OnePlus reckons India as a testing ground for fresh initiatives and is all set to take the India playbook to global markets such as the US and China

Mar 25, 2019 by Moulishree Srivastava
On the Plus side

On a sultry Monday afternoon in May 2018, hundreds of Bengalureans made a beeline for OnePlus showroom in Brigade Road to get their hands on the new OnePlus 6 model.

The Shenzhen-headquartered company was holding pop-up sales in 26 cities globally, including six in India. Six months later, another flash sale of OnePlus 6T in eight Indian cities saw people lining up in the dead of the night. Neither the pitch darkness nor the withering heat could stop the OnePlus fiends. Simply put, OnePlus has arrived.

In 2017, India accounted for one third of its global revenue of USD 1.4 billion. OnePlus’ profit grew over three-fold in 2017-18 with the second-largest market share in the Rs 30,000-plus segment in the last two quarters.

Cut back to April, 2014. The smartphone maker had just launched its first device, OnePlus One, in 18 countries except India. However, over the next six months, India rose to the seventh place in OnePlus One purchases in the country-wise breakup. Taking the cue, OnePlus released the device exclusively on Amazon India in December 2014.

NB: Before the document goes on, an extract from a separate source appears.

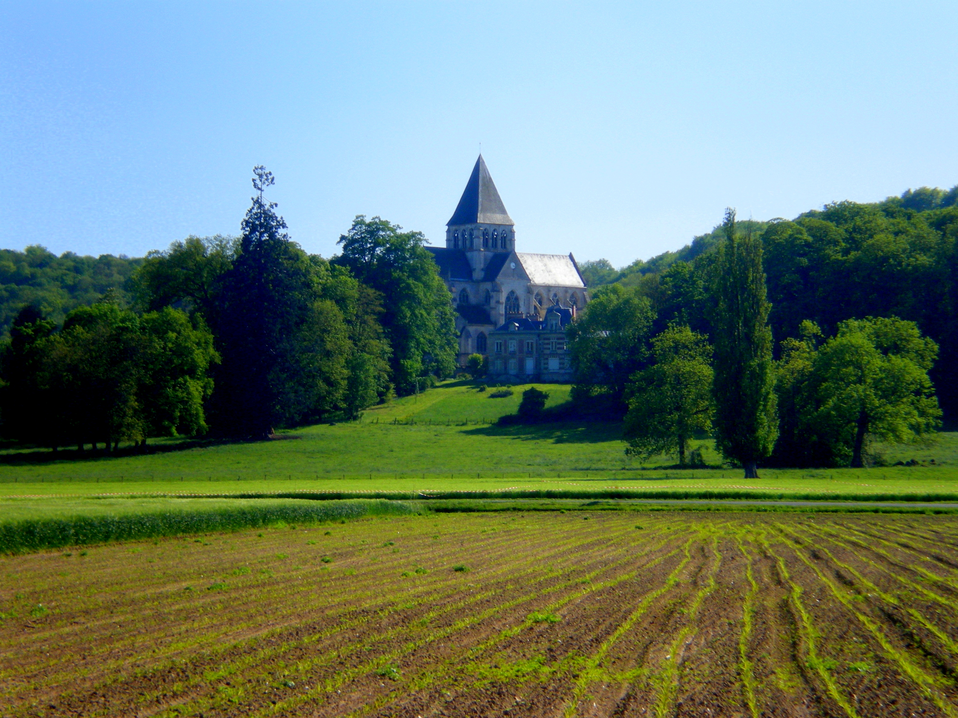 L'église Saint-Léger d'Agnetz depuis les champs.

OnePlus has since become one of the most-sought-after premium smartphones in India. The Chinese company - present in 36 countries- toppled the California-giant, Apple, and Korean conglomerate, Samsung, in the last three quarters to emerge as the market leader in the premium segment. OnePlus claims to command two-thirds of online (half of the total category) premium smartphone market in India.

Over the years, the definition of premium smartphone has changed. Earlier, only smartphones priced beyond Rs 50,000 were considered upmarket. Now, the bar has been set down at Rs 30,000 plus. Meanwhile, OnePlus has carved a niche for itself as the only brand focused on Rs 30,000 - Rs 50,000 price range. The smartphone manufacturer is all set to take the India playbook to global markets such as the US and China.

Go glocal

OnePlus India head, Vikas Agarwal, joined as the first employee in the country in 2013.

“We are an online-first brand because online is much more convenient and cost-efficient channel and helps us in pricing the product much better,” he says. “We chose online over offline to launch in India even though online was a very small segment of the overall market.”

In one of many firsts, OnePlus launched in India through Amazon rather than own website—unlike how it does in other countries.

“This was because logistics and supply chain in India are not as good as it is outside. India is a lot more complex market,” Agarwal says.

“Our successful partnership with Amazon has really helped us create similar model outside India. We exclusively partnered with and today it is one of the most successful partnerships in China in the premium segment,” he says.

Similarly, it has partnered with Elisa in Finland, where OnePlus claims to be the number one brand for ten quarters in a row. In the UK, it has tied up with telecom carrier EE and has partnered exclusively with Amazon in six countries.

Track change

In another first, OnePlus decided to go offline in India in 2017, marking a departure from its global online-only strategy.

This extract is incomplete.